Segment Open

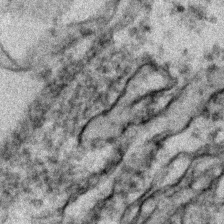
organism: Zebrafish
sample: Zebrafish embryo
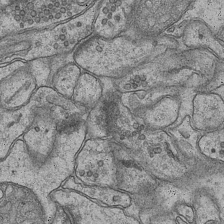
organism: Mouse
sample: CA1 Hippocampus
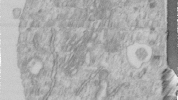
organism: Human
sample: Centriole in RPE cells
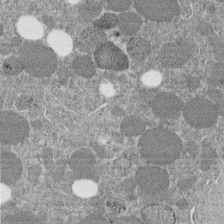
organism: C. elegans
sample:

Segment Closed

**HOW TO COMPLETE THIS TASK**
Lines in the records above that carry the word "organism" are to be located and copied.

**REPLY**
organism: Zebrafish
organism: Mouse
organism: Human
organism: C. elegans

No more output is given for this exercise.